Here’s just a tiny sample of the registered trademarks that are laudatory claims:

  • The Toughest Name in Tools®
  • The Toughest Tournament in the Universe®
  • The World’s Toughest Cigarette Machine®
  • The Toughest Sport on Wool ®
  • The Strongest Name in Rope®
  • The Greatest Show on Earth®
  • Fastest Oil Change on the Planet®
  • The World’s Smallest Exercise Machine®

Why does the Trademark Office allow these? Isn’t it misleading consumers?

First, as I said in my last blog, it’s not the Trademark Office’s job. Vetting the truth of advertising is the job of the Federal Trade Commission.

Second, consumers don’t take these kinds of statements as factual. It’s the kind of harmless “puffery” we expect in advertising.

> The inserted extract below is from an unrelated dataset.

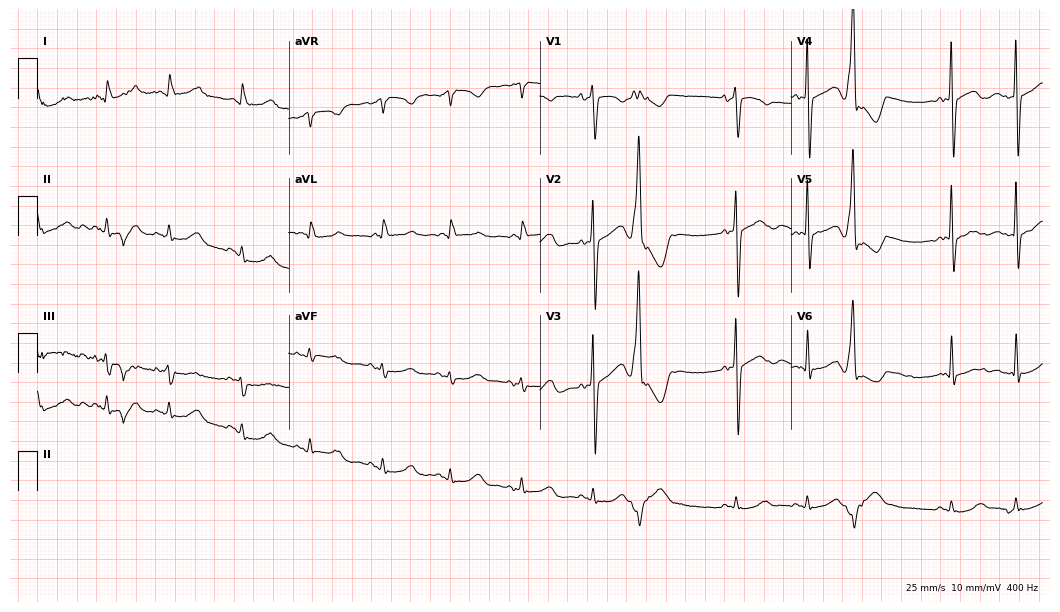
Standard 12-lead ECG recorded from an 85-year-old male (10.2-second recording at 400 Hz). Read as a normal ECG.
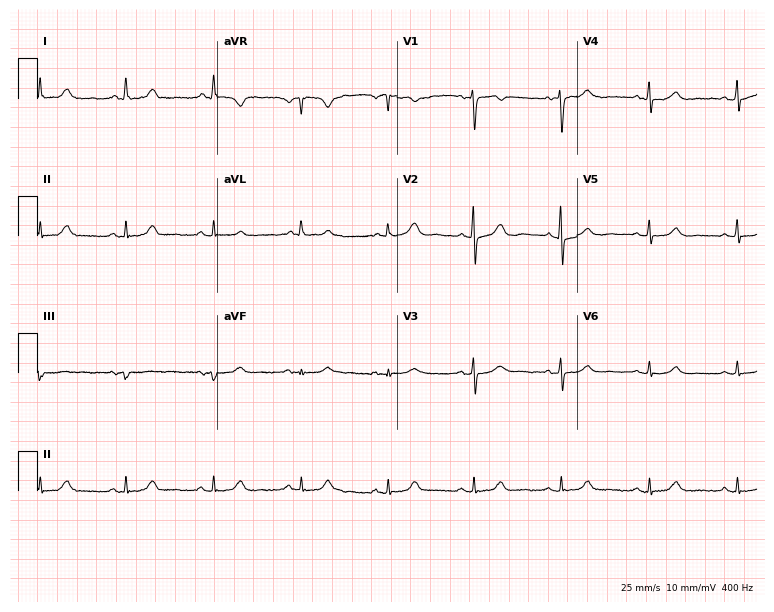
ECG (7.3-second recording at 400 Hz) — a 70-year-old female. Labelled as a normal ECG.

We sense they aren’t meant literally.

Compare those hyperbolic statements to these:

  • #1 Doctor Recommended Brand®
  • #1 Pediatrician Recommended Brand®
  • Stronger than Stainless Steel®

A reasonable person would probably think these have some science, testing, or truth behind them. The coating materials sold by Fused Armor, Inc. better produce something that’s actually stronger than stainless steel in some reasonable comparison, or you’re going to feel like they lied to you.

It does make you wonder then about the application by Kings County Bar to register “Smallest Penis in Brooklyn.” Hmmmmm. Laudatory or true?